Datacom DATACOM - AD Ideal Datacom/AD Datacom/DB Datacom/Server

Issue/Introduction

Mainframes use EBCDIC and Web Browsers use ASCII. How does the translation between these get done in an Ideal/Web environment? And what extra considerations are there for web-based applications?

Environment

Release: Ideal for Datacom

Resolution

First, you should note that the header of an HTTP request is always purely US-ASCII, that is, all characters are in the range x'00' to x'7F', which is identical in all code pages. This means that this portion of a request can always be translated to EBCDIC by the same translate table, and the CICS Web Interface (CWI) does this before passing the header information to the Analyzer exit. If any characters outside that range are part of the URL, they have been escaped by the browser as "%xx" where the xx is the ASCII hexadecimal representation of the character in the customer's codepage. Many characters within the first 0 - 127 range are also escaped this way to avoid conflict with the parsing of the request.

The body of the request is potentially coded in multiple ways according to the content. There is a header field Content-encoding that allows a global description of the entire body, and it is also possible to split the body into multiple sections, each with its own encoding. Decoding must be done before the content's character set comes into play. Normally the request will not use any encoding, and CWI does nothing in this area, but sites using multi-byte character sets will have additional work to do here.

The Content-type field of the header may contain a charset= subfield to declare the character set used in the request body. If omitted, it is assumed to be ISO-8859-1, which is what the Broadcom supplied samples work with, so there is no logic present to check for any other values. If this is not your native character set, then you will need to take extra actions to accommodate that. You can add code to the Analyzer to look for this information, and CICS will use it to select the translate table for converting the request body to EBCDIC.
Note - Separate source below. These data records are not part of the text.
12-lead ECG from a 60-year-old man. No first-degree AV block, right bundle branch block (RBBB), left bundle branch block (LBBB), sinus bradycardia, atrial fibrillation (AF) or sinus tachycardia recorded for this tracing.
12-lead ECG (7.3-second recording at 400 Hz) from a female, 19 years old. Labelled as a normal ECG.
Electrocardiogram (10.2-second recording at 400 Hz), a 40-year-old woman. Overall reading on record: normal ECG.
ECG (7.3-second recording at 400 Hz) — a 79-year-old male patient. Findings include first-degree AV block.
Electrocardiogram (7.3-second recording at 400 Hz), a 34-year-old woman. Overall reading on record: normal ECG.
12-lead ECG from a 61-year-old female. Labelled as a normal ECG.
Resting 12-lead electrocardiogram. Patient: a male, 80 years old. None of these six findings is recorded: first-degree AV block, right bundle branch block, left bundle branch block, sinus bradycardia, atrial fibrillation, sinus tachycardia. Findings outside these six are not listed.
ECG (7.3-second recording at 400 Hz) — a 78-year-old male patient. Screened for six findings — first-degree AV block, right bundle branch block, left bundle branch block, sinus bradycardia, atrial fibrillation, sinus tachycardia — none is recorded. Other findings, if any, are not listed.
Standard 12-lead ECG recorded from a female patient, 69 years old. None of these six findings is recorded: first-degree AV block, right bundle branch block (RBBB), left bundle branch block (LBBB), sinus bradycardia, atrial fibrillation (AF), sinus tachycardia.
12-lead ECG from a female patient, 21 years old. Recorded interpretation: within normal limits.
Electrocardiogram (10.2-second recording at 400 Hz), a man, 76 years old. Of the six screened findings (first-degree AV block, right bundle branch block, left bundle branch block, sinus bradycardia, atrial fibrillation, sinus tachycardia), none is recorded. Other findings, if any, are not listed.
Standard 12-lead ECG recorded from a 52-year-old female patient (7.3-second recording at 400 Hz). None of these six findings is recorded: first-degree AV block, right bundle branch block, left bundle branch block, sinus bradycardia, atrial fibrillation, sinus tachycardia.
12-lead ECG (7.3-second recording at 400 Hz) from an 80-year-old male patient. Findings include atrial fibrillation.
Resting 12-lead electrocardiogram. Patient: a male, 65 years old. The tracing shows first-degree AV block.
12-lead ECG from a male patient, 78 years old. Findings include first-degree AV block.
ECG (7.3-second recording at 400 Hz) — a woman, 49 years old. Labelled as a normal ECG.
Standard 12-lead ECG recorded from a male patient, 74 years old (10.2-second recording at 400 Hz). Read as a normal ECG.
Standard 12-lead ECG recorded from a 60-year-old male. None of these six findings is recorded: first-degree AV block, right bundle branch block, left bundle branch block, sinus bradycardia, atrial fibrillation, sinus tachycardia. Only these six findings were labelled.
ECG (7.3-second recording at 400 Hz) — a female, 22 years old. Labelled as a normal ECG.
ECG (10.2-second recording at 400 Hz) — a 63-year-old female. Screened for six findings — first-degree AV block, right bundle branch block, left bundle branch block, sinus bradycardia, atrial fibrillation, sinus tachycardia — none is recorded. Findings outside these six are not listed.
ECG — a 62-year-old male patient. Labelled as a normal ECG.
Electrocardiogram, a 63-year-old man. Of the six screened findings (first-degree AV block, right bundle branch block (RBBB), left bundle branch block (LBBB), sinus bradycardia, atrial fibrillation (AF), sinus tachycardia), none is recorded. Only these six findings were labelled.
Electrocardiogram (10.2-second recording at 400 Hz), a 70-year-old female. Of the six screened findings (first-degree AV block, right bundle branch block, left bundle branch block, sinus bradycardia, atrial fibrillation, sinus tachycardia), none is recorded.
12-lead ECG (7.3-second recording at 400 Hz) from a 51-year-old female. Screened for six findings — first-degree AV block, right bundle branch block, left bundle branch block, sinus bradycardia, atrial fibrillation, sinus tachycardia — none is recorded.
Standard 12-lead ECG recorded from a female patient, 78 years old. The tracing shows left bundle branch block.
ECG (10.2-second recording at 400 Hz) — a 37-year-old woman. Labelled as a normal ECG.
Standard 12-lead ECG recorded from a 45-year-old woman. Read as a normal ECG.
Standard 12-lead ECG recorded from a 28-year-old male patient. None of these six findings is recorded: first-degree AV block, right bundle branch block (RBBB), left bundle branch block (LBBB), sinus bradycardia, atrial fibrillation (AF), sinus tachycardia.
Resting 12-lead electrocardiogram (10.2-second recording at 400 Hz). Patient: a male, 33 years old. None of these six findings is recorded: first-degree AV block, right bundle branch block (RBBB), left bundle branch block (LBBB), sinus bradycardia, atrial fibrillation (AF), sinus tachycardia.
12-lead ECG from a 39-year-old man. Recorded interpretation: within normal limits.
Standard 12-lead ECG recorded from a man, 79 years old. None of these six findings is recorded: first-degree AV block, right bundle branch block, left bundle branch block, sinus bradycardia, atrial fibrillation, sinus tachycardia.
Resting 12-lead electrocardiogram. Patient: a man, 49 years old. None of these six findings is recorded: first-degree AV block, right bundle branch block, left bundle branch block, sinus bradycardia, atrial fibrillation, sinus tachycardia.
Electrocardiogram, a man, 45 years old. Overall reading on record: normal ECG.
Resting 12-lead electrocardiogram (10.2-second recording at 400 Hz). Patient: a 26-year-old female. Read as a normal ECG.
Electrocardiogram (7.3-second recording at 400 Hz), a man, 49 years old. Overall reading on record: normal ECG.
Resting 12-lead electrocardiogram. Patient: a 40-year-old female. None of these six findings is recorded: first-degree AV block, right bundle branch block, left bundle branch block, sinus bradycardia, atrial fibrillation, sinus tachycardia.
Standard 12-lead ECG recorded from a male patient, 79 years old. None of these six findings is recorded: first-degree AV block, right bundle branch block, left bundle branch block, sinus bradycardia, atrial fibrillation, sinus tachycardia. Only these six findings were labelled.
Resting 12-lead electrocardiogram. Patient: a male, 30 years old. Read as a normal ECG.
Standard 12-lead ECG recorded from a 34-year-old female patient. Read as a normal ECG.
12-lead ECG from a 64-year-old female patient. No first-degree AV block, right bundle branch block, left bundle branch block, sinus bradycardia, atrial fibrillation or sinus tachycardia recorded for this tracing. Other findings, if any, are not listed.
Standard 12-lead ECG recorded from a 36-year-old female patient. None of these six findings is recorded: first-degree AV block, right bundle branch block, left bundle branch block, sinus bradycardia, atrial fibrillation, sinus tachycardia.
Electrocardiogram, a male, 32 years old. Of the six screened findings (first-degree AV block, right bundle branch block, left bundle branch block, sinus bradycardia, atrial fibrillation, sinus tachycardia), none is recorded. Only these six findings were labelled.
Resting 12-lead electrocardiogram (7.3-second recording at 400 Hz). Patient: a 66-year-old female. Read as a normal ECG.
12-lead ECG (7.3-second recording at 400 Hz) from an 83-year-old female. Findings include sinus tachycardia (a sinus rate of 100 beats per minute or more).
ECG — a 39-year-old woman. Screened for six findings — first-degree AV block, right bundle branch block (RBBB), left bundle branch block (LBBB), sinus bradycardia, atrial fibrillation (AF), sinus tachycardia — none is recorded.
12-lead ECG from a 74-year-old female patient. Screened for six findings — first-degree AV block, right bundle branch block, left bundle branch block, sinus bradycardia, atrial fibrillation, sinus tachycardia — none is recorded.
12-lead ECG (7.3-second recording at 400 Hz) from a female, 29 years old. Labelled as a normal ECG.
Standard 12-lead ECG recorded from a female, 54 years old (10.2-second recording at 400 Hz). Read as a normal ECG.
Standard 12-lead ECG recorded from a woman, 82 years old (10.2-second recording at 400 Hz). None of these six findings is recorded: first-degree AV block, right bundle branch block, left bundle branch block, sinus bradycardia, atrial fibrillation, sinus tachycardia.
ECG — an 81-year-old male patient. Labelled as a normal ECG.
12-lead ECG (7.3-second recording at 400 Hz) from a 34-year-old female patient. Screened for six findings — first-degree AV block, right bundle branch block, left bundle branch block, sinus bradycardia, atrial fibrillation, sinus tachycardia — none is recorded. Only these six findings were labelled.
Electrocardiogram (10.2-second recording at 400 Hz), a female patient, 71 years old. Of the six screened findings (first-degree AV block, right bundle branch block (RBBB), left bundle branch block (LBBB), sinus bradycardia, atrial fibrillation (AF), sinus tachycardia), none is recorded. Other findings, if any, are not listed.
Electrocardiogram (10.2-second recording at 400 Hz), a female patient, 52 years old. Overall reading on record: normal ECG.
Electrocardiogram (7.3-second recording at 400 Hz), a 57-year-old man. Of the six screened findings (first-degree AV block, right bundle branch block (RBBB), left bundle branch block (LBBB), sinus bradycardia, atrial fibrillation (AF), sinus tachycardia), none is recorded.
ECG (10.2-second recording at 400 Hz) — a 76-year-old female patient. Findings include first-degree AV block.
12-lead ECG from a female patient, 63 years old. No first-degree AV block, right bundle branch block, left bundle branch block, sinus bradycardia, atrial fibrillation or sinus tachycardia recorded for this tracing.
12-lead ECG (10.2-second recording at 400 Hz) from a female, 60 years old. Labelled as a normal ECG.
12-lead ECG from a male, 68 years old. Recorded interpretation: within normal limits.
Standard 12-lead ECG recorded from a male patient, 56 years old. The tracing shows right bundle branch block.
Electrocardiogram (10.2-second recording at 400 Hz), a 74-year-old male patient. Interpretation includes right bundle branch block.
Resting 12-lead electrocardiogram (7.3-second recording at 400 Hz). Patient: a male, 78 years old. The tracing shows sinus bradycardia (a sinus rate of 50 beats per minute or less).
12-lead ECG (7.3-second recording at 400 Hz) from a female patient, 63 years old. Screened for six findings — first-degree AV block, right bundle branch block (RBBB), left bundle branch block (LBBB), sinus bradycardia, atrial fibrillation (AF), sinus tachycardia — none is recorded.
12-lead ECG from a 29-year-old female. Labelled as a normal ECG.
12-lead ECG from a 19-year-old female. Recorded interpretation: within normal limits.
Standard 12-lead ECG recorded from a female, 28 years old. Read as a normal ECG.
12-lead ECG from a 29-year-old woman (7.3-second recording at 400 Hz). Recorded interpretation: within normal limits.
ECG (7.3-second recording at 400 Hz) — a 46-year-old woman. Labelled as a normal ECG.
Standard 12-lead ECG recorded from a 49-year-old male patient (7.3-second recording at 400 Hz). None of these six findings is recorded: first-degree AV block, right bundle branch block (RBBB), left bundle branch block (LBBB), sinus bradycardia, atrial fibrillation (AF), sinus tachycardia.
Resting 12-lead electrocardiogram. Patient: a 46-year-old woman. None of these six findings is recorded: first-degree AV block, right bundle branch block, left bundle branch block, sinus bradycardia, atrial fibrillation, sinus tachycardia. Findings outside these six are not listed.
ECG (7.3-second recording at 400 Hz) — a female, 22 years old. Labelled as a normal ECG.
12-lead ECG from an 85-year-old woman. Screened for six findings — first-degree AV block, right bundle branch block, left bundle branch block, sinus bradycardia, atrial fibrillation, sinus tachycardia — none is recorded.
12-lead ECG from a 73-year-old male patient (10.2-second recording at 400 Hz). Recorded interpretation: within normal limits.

HTTP POST requests from a browser will also have "URL-encoded" the parameter data in the body in the same way mentioned earlier for characters in the URL in the header; that is, there will be sequences of "%xx" representing characters that are outside the standard range, or conflict with the HTTP syntax. These are translated to EBCDIC by a translate table in @I$IPOST when you use that routine to retrieve the parameter values, and you need to modify that table if you are not using ISO-8859-1 in your location.

The same Content-type header field is also present in the response, so an Ideal application that is producing a Web page or XML document using a local character set should include the charset= declaration in order for the browser or XML parser to process it correctly. Again the default value of ISO-8859-1 is used by all the sample code that Ideal provides, so this is omitted. CICS will use the customer codepage it picked up on the way in to perform the translation of the response body back from EBCDIC to ASCII.

Ideal applications that produce content containing URLs (such as the WEBDEMO6 sample) have to do their own URL-encoding to produce valid content. The sample code performed a simple translate from space to "+", as this was the only character of significance in the data field involved, but the same application handling names in other character sets would have to do additional conversions of the extra characters involved, both outgoing as part of the link and incoming as a parameter to the next request.